# What the task asks
Bring together every line in the data that includes "organism".

# Stored entries

☆ ☆ ☆ ☆ ☆

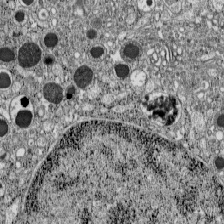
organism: C57BL Mouse
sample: Pancreatic islet
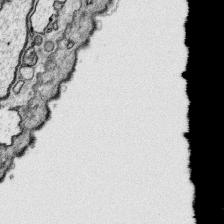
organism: Platynereis dumerilii
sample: Parapodia
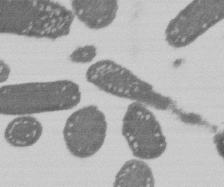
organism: E. coli
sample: Bacterial nucleoid
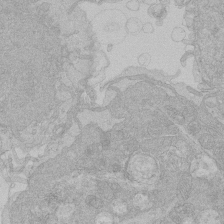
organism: Human
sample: Macrophage cells
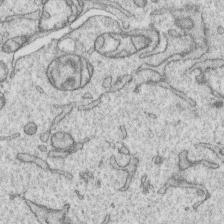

☆ ☆ ☆ ☆ ☆

# Output for this exercise
organism: C57BL Mouse
organism: Platynereis dumerilii
organism: E. coli
organism: Human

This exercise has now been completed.